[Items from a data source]
--

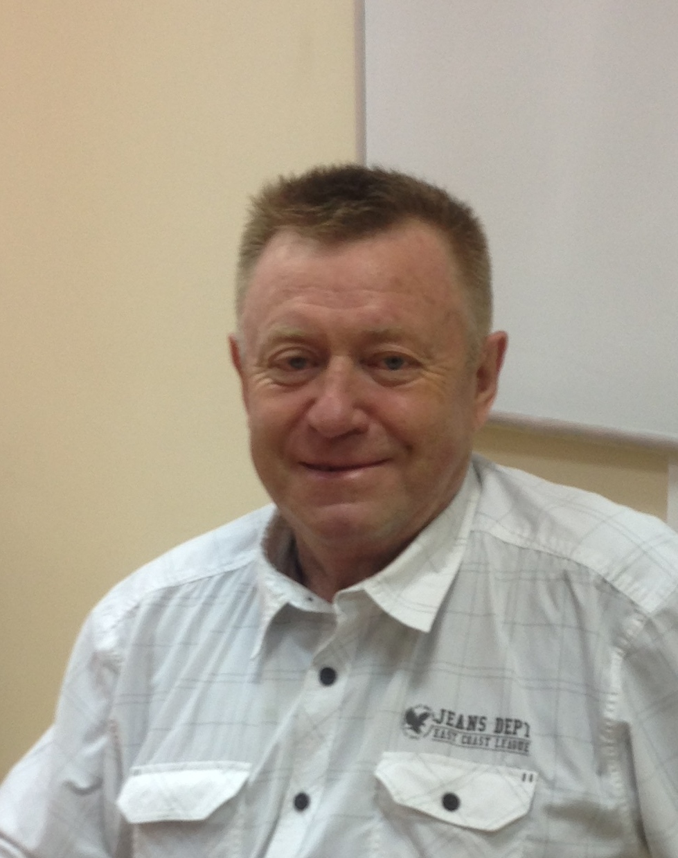 Василий Николаевич Денисов (род. 1951) — математик, доктор физико-математических наук, профессор кафедры общей математики факультета ВМК МГУ.
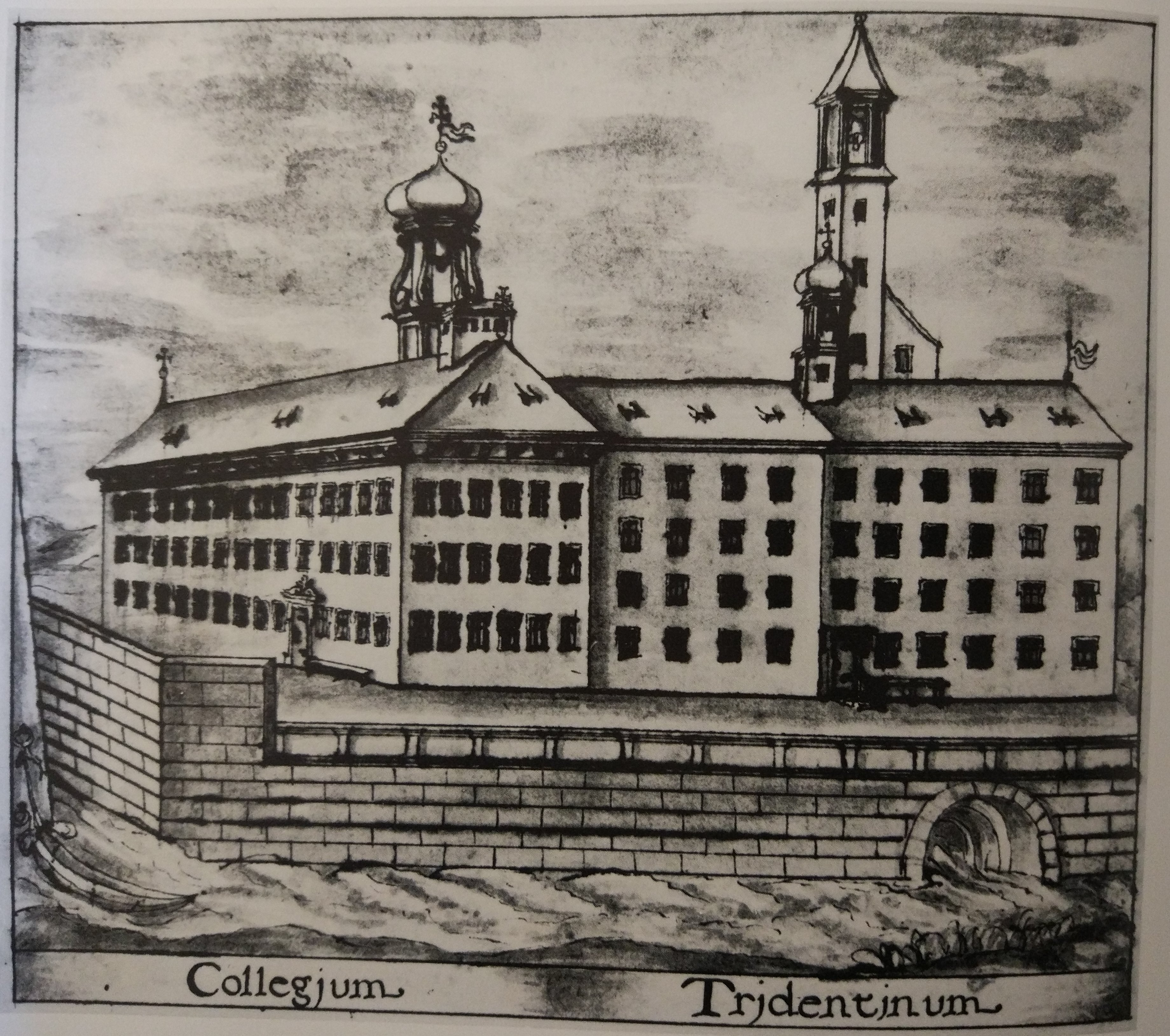 Disegno a penna e acquerello
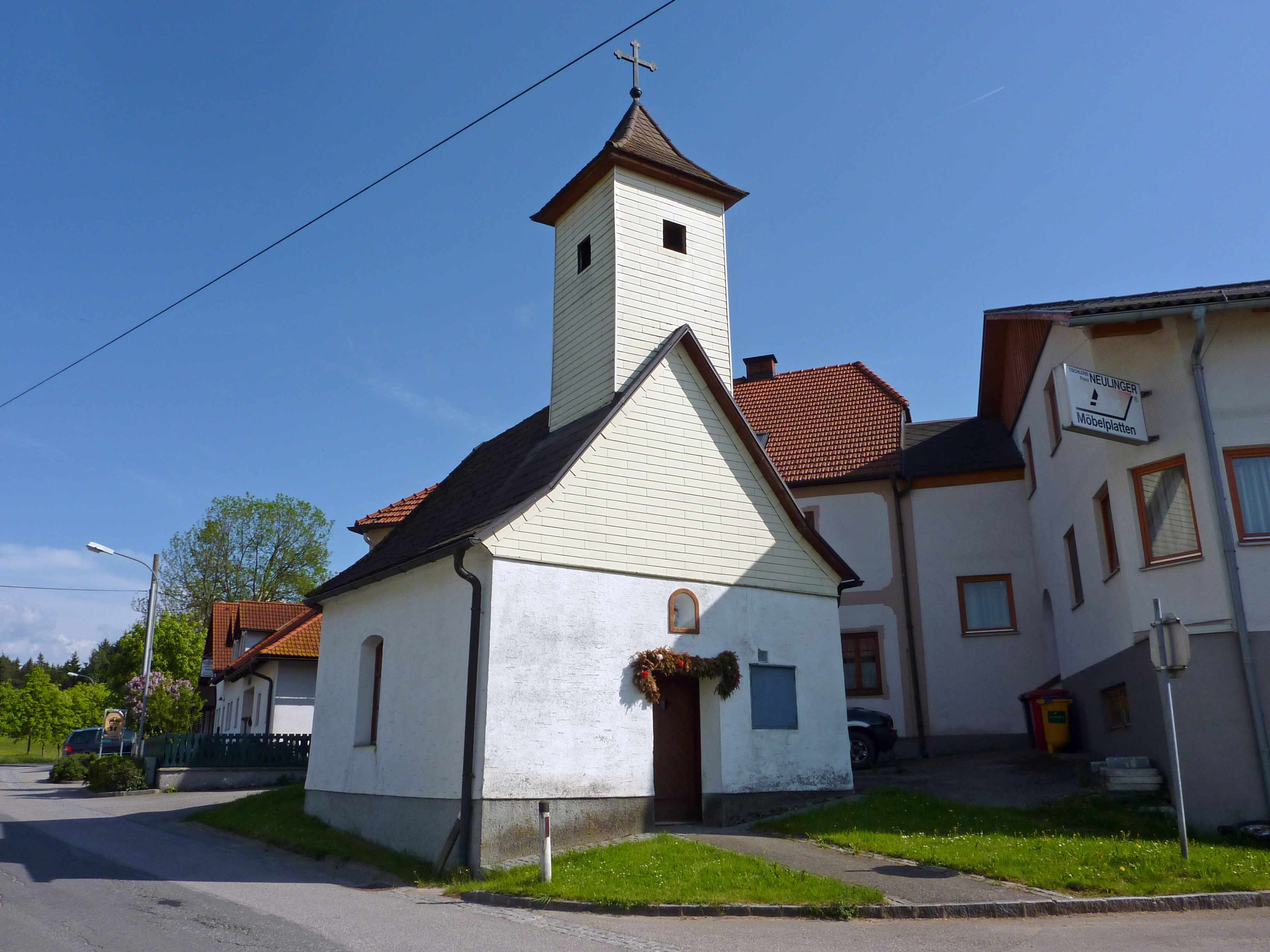 Ortskapelle Kleinhaslau, Sallingberg, Niederösterreich
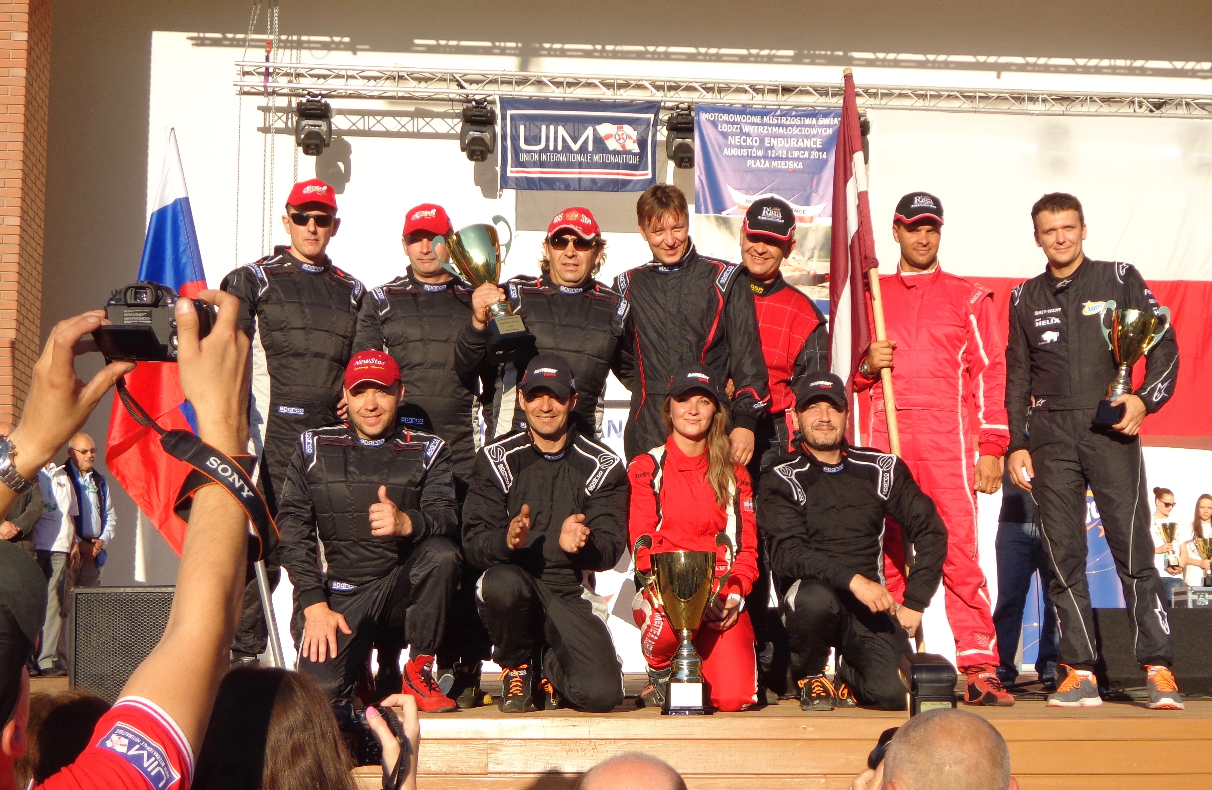 Mette Bjerknæs og team Navikart - Verdensmestere 2014
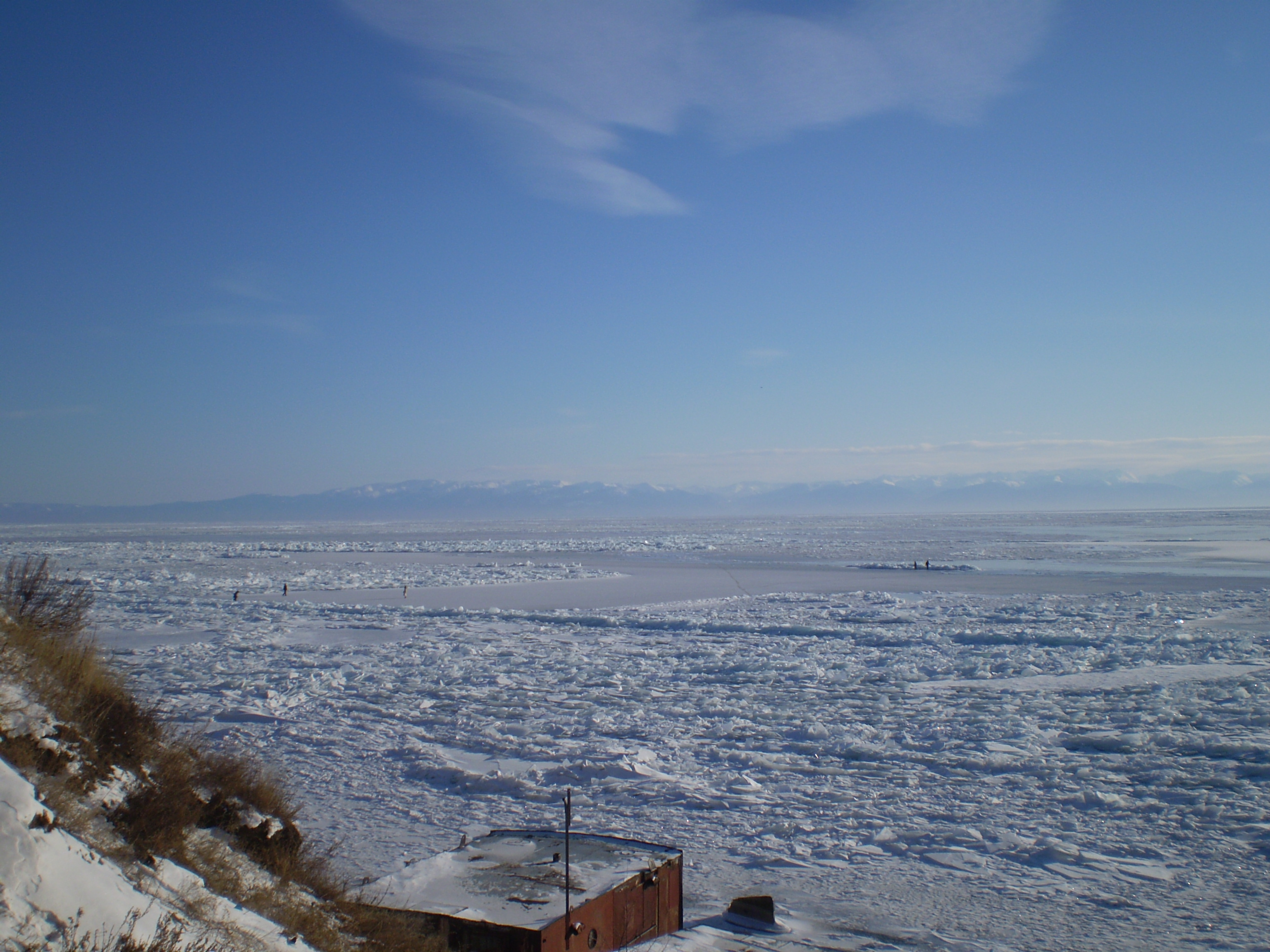 Overlooking Lake Baikal from Listvyanka
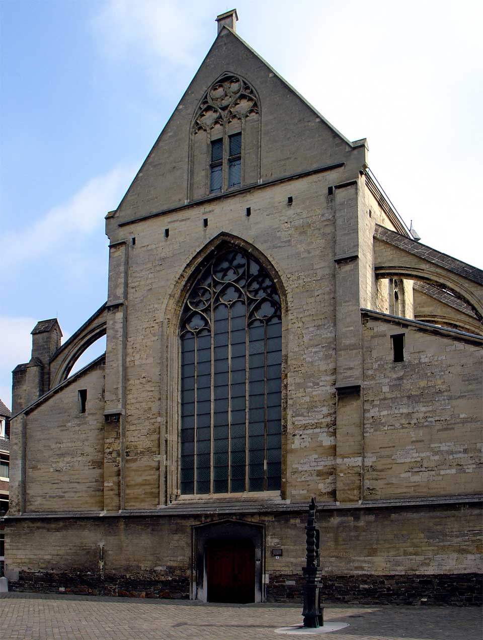 Franciscanerkerk in Maastricht
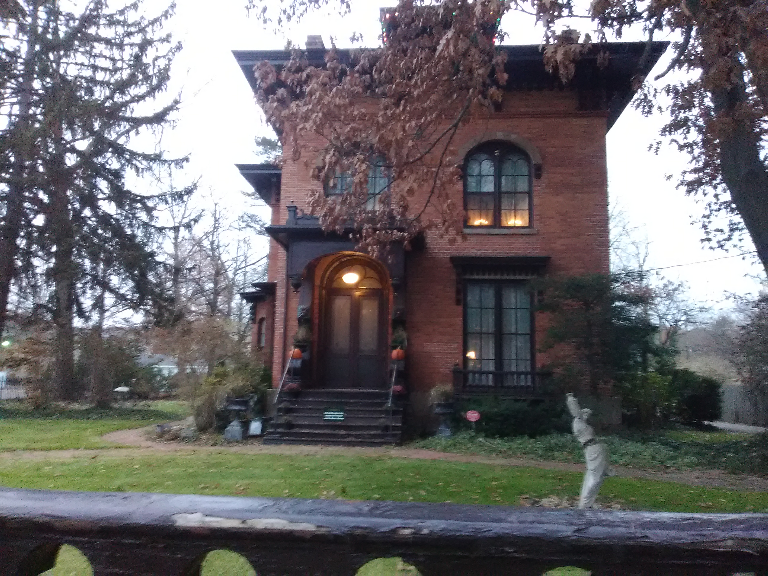 Avenue Woodward, Kalamazoo
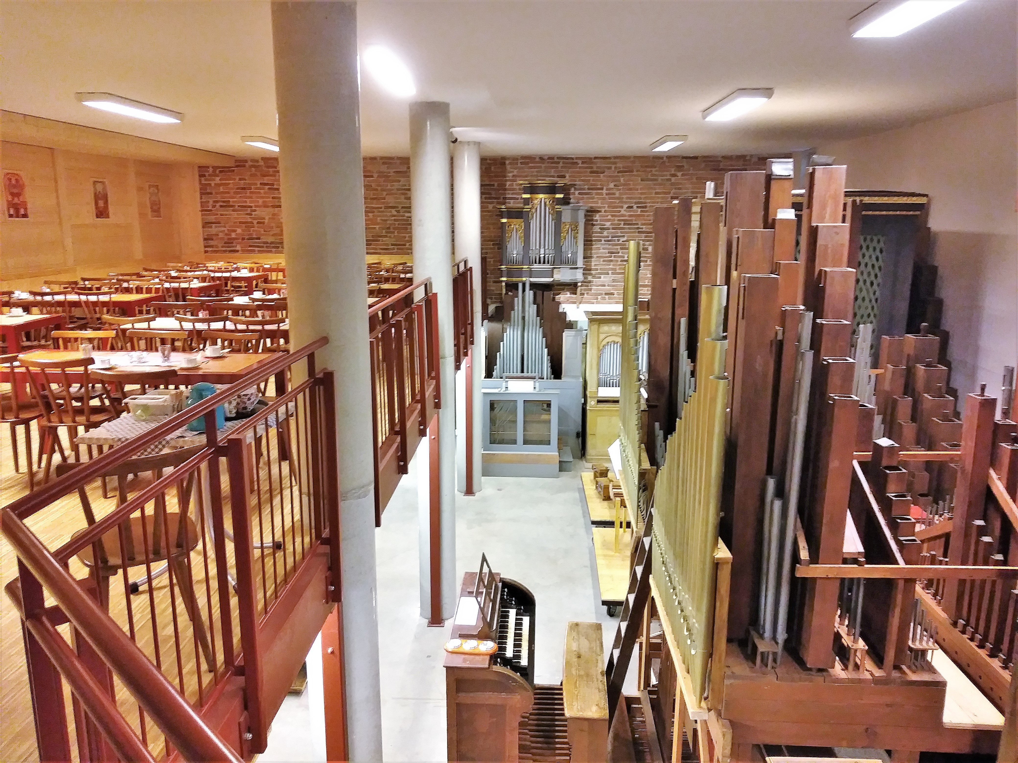 Orgelzentrum Valley
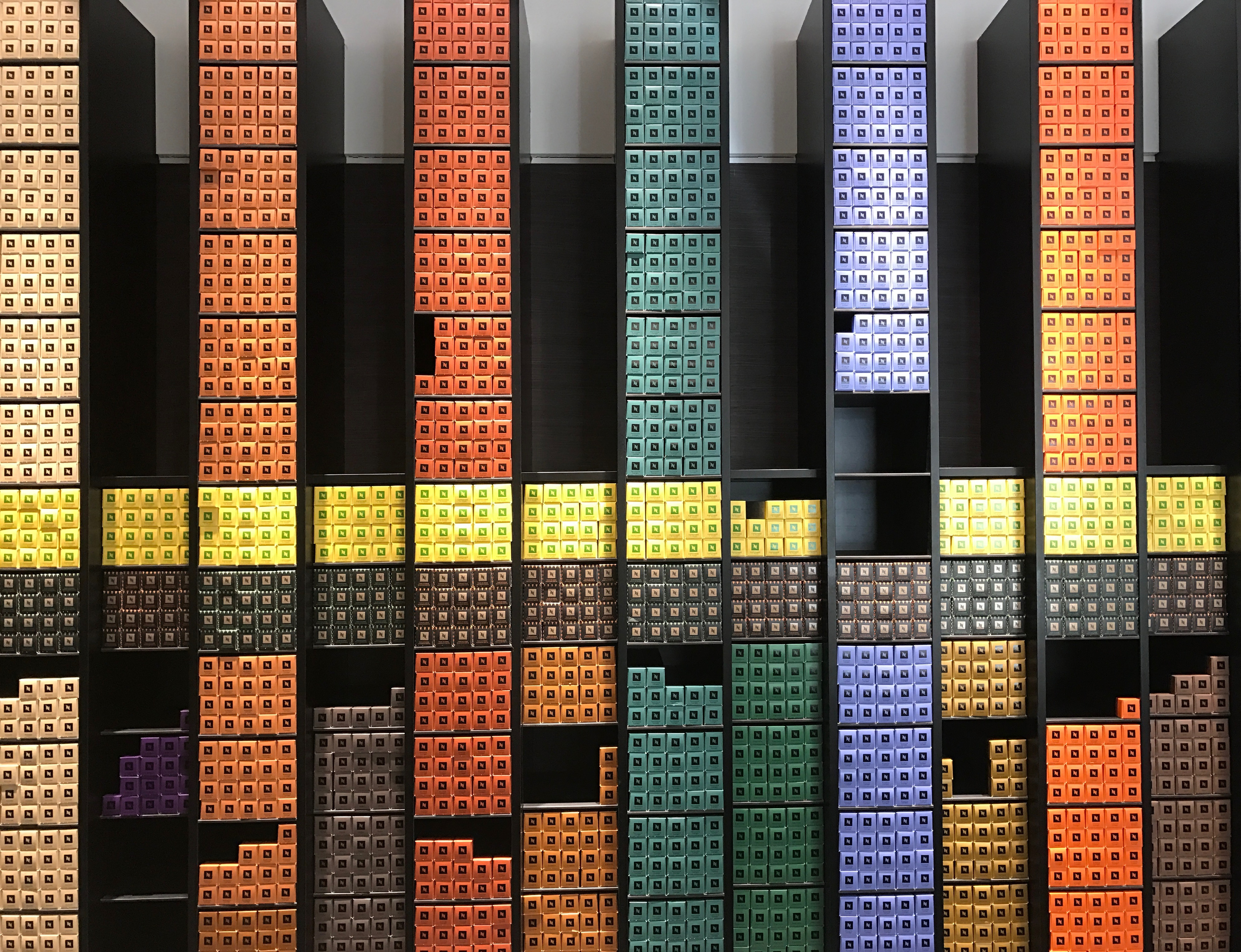 Nespresso Kapseln

--

Return exactly the lines that begin with the one containing "Franciscanerkerk in Maastricht" and end with the final line of the data above; include no pictures.

SOLVED PROBLEM:
 Franciscanerkerk in Maastricht
 Avenue Woodward, Kalamazoo
 Orgelzentrum Valley
 Nespresso Kapseln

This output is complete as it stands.